### [EXERCISE DETAILS]
Would you retype the whole listing verbatim, keeping pictures out of it?

### [SUPPLIED DATA]
__________________________________________________

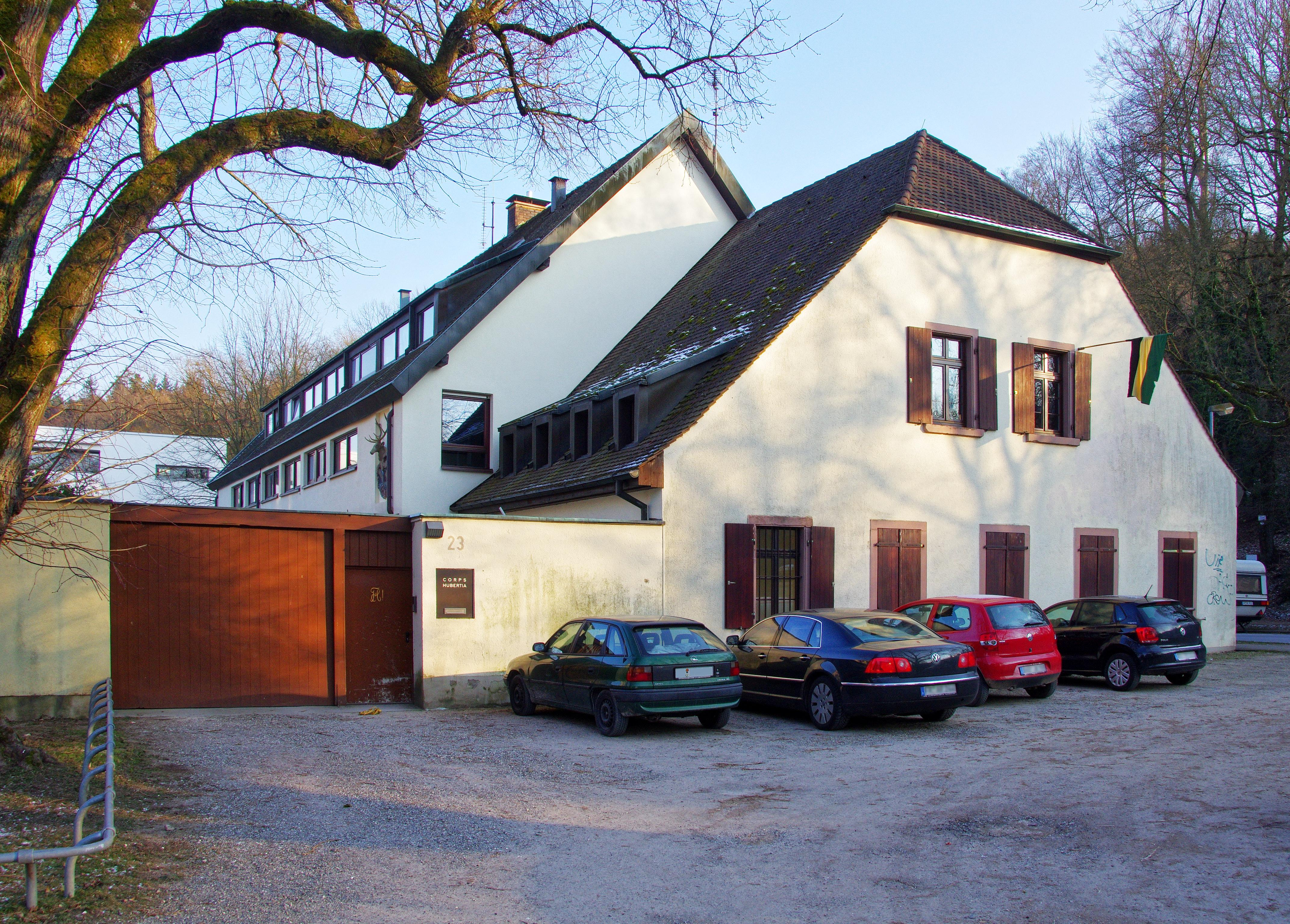 Corps Hubertia Freiburg, Fürstenbergstraße 23 79102 Freiburg im Breisgau
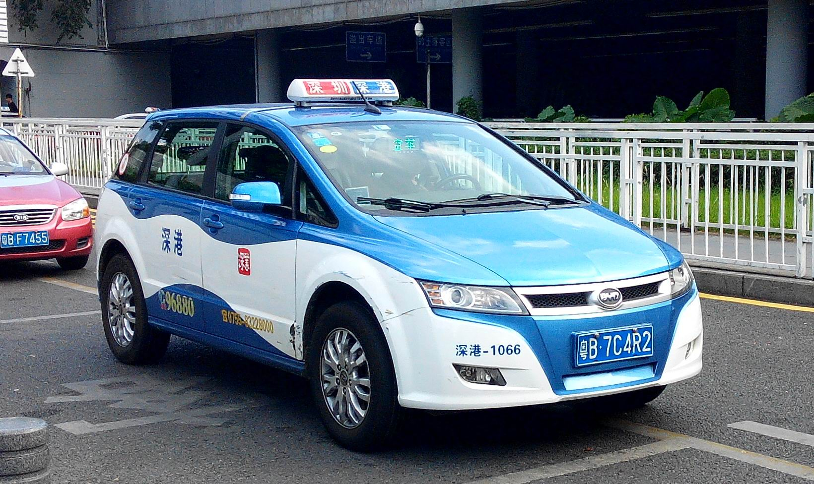 深圳电动的士 比亚迪
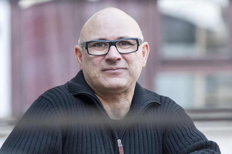 42è Joaquim Ruyra de narrativa juvenil_Santi Baró_L'Efecte Calders_Foto Òmnium Dani Codina_Baixa resolució 65a Nit de Santa Llúcia Tortosa ha acollit la nit de les #lletrescat de l'any 2015.
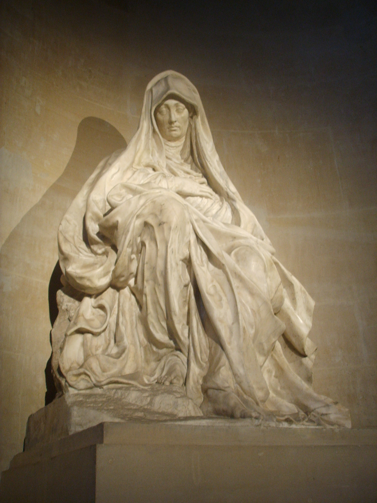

__________________________________________________

### [ANSWER SPACE]
 Corps Hubertia Freiburg, Fürstenbergstraße 23 79102 Freiburg im Breisgau
 深圳电动的士 比亚迪
 42è Joaquim Ruyra de narrativa juvenil_Santi Baró_L'Efecte Calders_Foto Òmnium Dani Codina_Baixa resolució 65a Nit de Santa Llúcia Tortosa ha acollit la nit de les #lletrescat de l'any 2015.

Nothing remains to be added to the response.